As with any product/service model, the first question to answer is what will make this relevant and why should the end user (customer/patient) care? Identifying the opportunities carved out by unmet user needs, underserved users, or market economics (i.e. a better way of utilizing established reimbursements) raises the probability for success for any product. However, this requires a new brand of thinking for a healthcare products/services marketplace accustomed to first providing tools to trained professionals and then asking those same professionals to determine how the new tools are best used. In healthcare, firms adopting a “user driven” focus now can still magnify results given the continued persistence of the technology first, “clinician tools” based model.
Yet, the healthcare field offers innovators additional challenges. The product must not just be accepted by users, but it must also be safe and meet the “do no harm” standard. While established medical products companies may face the challenge of flipping their mindset to user need versus technology driven innovation, the new entrants to the medical field (i.e. start-ups, consumer products companies, etc.) often already bring this opportunity driven mindset. The piece new entrants often overlook or drop in the order of importance is the safety of the product by evaluating both its intended and unintended use by consumers/patients.
This potential subordination of the evaluation of risk and safety with new product entrants is the greatest risk to the continued march to consumer/patient empowerment via technology in healthcare. Products should first meet the “do no harm” test before we allow patients to take greater control of their treatment and condition monitoring. The most probable outcome for the industry not self-policing and appropriately managing these risks to consumers/patients is that it will be managed for us by cumbersome regulatory processes. To their credit, the FDA has provided this segment of the healthcare field with the latitude to innovate and explore new technologies and service models with limited oversight. However, this permissiveness comes with the responsibility that we as an industry continue the course of “do no harm” and ensure that the quest for profits and successful consumer/patient outcomes remain in balance.
Noting that so many new entrants to the space want to do the right thing but don’t know what rules apply, I would encourage innovators pursuing these technologies to do the following:
• Complete a Risk Analysis: There are many possible tools that can be used but the most popular in the medical products field is the use failure mode and effects analysis (uFMEA).

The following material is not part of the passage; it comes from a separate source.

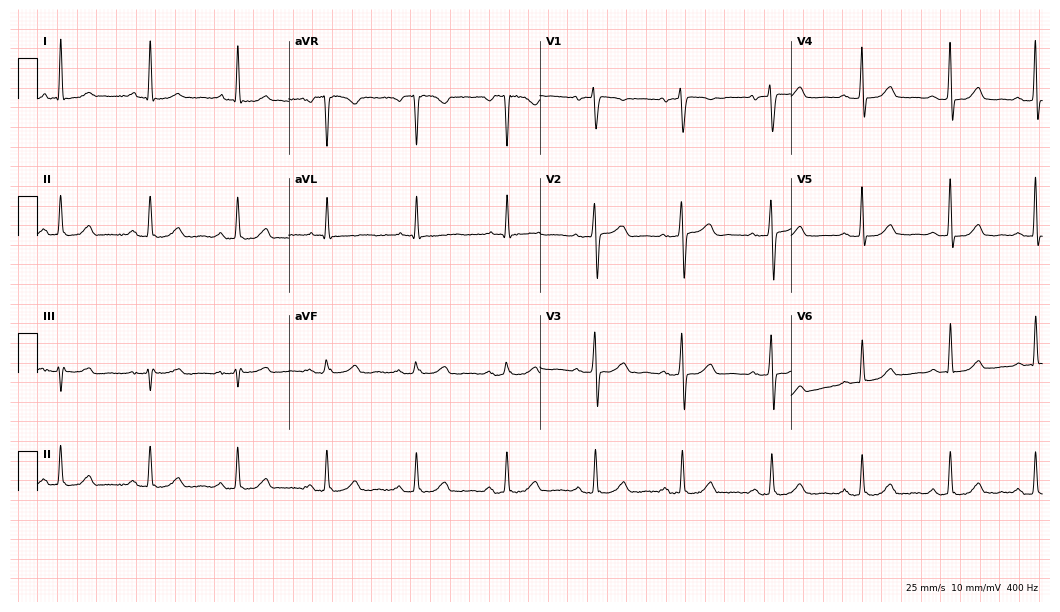
12-lead ECG from a female, 67 years old. No first-degree AV block, right bundle branch block, left bundle branch block, sinus bradycardia, atrial fibrillation or sinus tachycardia recorded for this tracing.
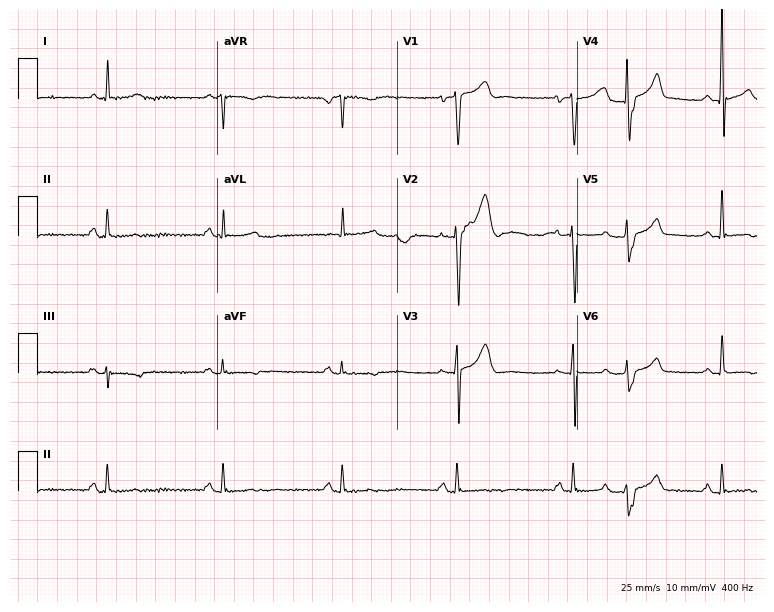
12-lead ECG (7.3-second recording at 400 Hz) from a 47-year-old man. Findings include sinus bradycardia (a sinus rate of 50 beats per minute or less).

If done honestly and not just to check the box, this analysis will suggest both user and business risks that can be tackled and mitigated before product launch.
• Be a Customer: As medical technology developers, we should never commercialize a product and ask others to do what we would not. We should put ourselves in the user’s shoes to think hard about the data we are requesting and we should be willing to document why we really need it. We should consider the severity of risks (even if they are unlikely) and protect products (like implants) from being hacked by nefarious individuals. In short, we should be conscious of the responsibility we have to others who trust that we believe our mission statements and that we really do want to make their lives better.
• Conduct a User Study: The FDA defines a myriad of conditions for usability studies associated with products under its jurisdiction. Many of these best practices originated in the aerospace industry and have permeated software development for graphical user interfaces (GUIs). The key is to allow an independent party to verify the mitigation of risk and intuitiveness of your product or technology. These studies are too often skipped when the development team “knows” the target user, and this tendency toward over confidence with a small subset of opinions is often rewarded with sub-optimal outcomes.
It is important to note that for many of the technologies currently pursued in disclosed development, things like detailed risk analysis and user research may not be requirements to market a product in the U.S. or elsewhere. However, I would submit that consumer driven healthcare technology’s introduction deserves slightly more than just meeting the regulations.
Technology facilitates implementation of the ideas that arise from understanding the market opportunities and how to mitigate the associated risks. As users ourselves, we should continue to accelerate trial and adoption of new technologies into the healthcare field. Yet, we should do this noting that technology should facilitate a result and not be the result itself.